Unintended Consequences

The only immutable law of the universe, political as well as physical, is the law of unintended consequences. History is replete with examples of leaders heading off in one direction only to find themselves elsewhere. It's sort of Heisenberg's uncertainty principle applied to human behavior. Once we form a plan its very existence changes the facts on which the plan, is based and sends us sideways.

Witness for example the President's decision to pursue aggressively healthcare reform in the first months of his first term. (Yes, Virginia, there will be a second term). This decision sent Congress home for the summer recess with healthcare the focus of a fierce blowback against Washington that literally roared into the town hall meetings of August. It was in the cauldron of those meetings that the inchoate anger amongst a largely exurban swath of the American public bubbled up into an organized Tea Party movement. In the most American manner imaginable, the Tea Party asserted itself, sent scores of followers to Congress in 2010 and changed Washington in an unintended and consequential manner.

In a confirmation of the immutability of this law of unintended consequences, Occupy Wall Street is now taking the Tea Party's success and challenging its supremacy. Just as the Tea Party arose from the healthcare debate, so too has Occupy arisen from the ashes of the debt ceiling debacle. It is no coincidence that OWS began as a postscript to the August spectacle of the Tea Party caucus holding the country hostage as it demanded spending cuts without revenue enhancement. We were subjected to the sad spectacle of the President's efforts at a Grand Bargain being destroyed by a minority of the Republican majority in the House. Can it be doubted that this pathetic pageantry was a tipping point for those who are now occupying Wall Street and elsewhere?

And so it goes. Plan begets changed facts that beget unintended consequences that beget a new plan that begets etc. Fasten your seat belts, America, as we see what unintended consequences Occupy Wall Street spawns.

Tea Party 1.0

United States Senate Majority Leader Harry Reid of Nevada recently told Matt Lauer in a televised interview that the Tea Party would fade from prominence and eventual existence as soon as the economic recovery reached a satisfactory level of prosperity. Whether Senator Reid was channeling early American history or not, his prediction about the modern Tea Party movement coincides correctly with the chronology of the original Tea Party in pre-revolutionary times.

The original Tea Party arose in the streets of Boston in response to a succession of British taxes. The rallying cry was, as every elementary school student of history knows, “no taxation without representation.” The Tea Party reached its apogee with the dumping of tea into Boston Harbor to avoid the British tea tax. Although recent historians have questioned the independence of the Tea Party and wondered whether Boston merchants were responsible for its organization and promotion, the Tea Party lore – and the Tea Party facts - is that these men were patriots in the vanguard of the American Revolution.

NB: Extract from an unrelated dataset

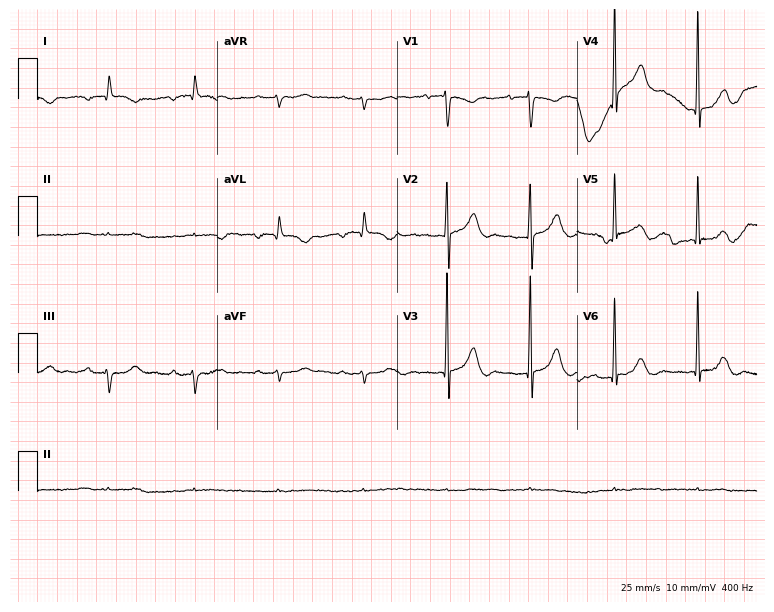
12-lead ECG from a male patient, 70 years old. No first-degree AV block, right bundle branch block (RBBB), left bundle branch block (LBBB), sinus bradycardia, atrial fibrillation (AF) or sinus tachycardia recorded for this tracing.

The colorful history of the Tea Party was in fact very short-lived. Once the level of hostilities between the colonies and the British spread from New England throughout the Atlantic seaboard, the leadership of the American movement steadily evolved into the hands of the men we now know as the Founding Fathers. The Tea Party itself, and its leaders, became less prominent as matters became more confederate and complicated. Without predicting the longevity of today’s Tea Party, the historical precedent from which they look for their name and their rallying cry is that of an important but short-lived movement. This may not be what the Majority Leader had in mind but it is an historical precedent for his prediction.
 

Who Are The Angry Voters?

Our firm had an all-attorney retreat in Orlando over the weekend, and the keynote speaker was national pollster John Zogby. He had a number of important insights drawn from his current work and the trends in his book The Way We'll Be.  One point in particular which he mentioned caught my attention. According to John, there's a misconception that the folks defining themselves as Tea Party supporters are primarily from the lower economic strata, particularly those who have lost their jobs. To the contrary, his research indicates that they tend to be upper middle class, and their anger stems more from a fear that whatever socio-economic level they have achieved may be taken from them.

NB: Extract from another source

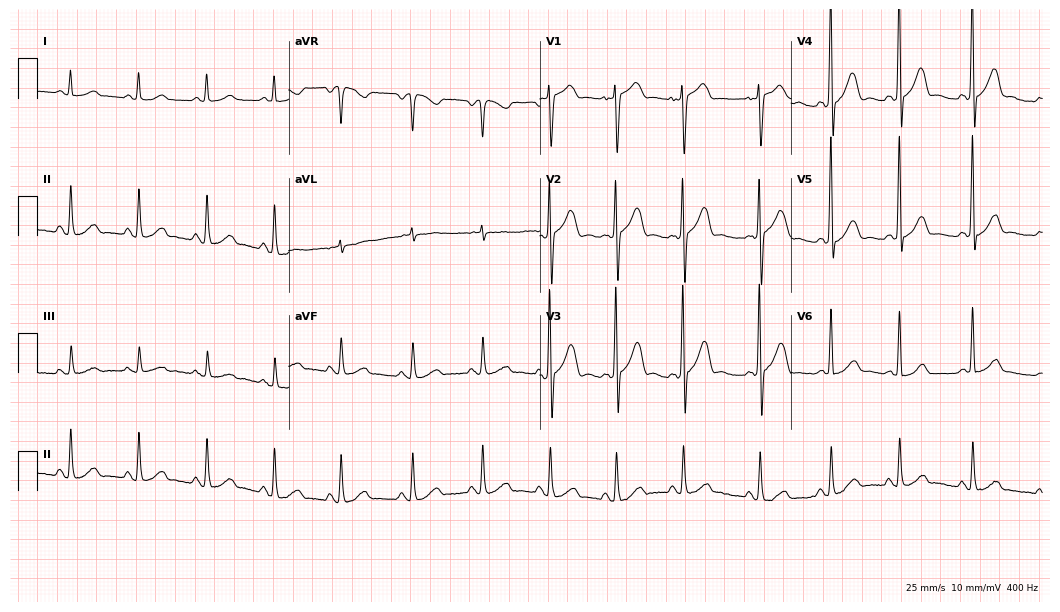
12-lead ECG from a 56-year-old female patient (10.2-second recording at 400 Hz). No first-degree AV block, right bundle branch block, left bundle branch block, sinus bradycardia, atrial fibrillation or sinus tachycardia recorded for this tracing.

Three stories in the New York Times today resonate against that background.  The first is a report on the US Senate race in Pennsylvania, where Pat Toomey is perceived to have an edge over Joe Sestak primarily because he has been leveraging that fear. The second is about Tea Party candidates starting to poke at the Federal Reserve Bank. It illustrates that the anger is still in search of a target but it seems to me that the harder it is to explain something, the easier it is to assign it blame. Finally, Paul Krugman has a column today that makes the case that the two previous targets, health care reform and the stimulus, don't deserve the anger they've generated because the former hasn't really taken effect and the latter was too small to matter.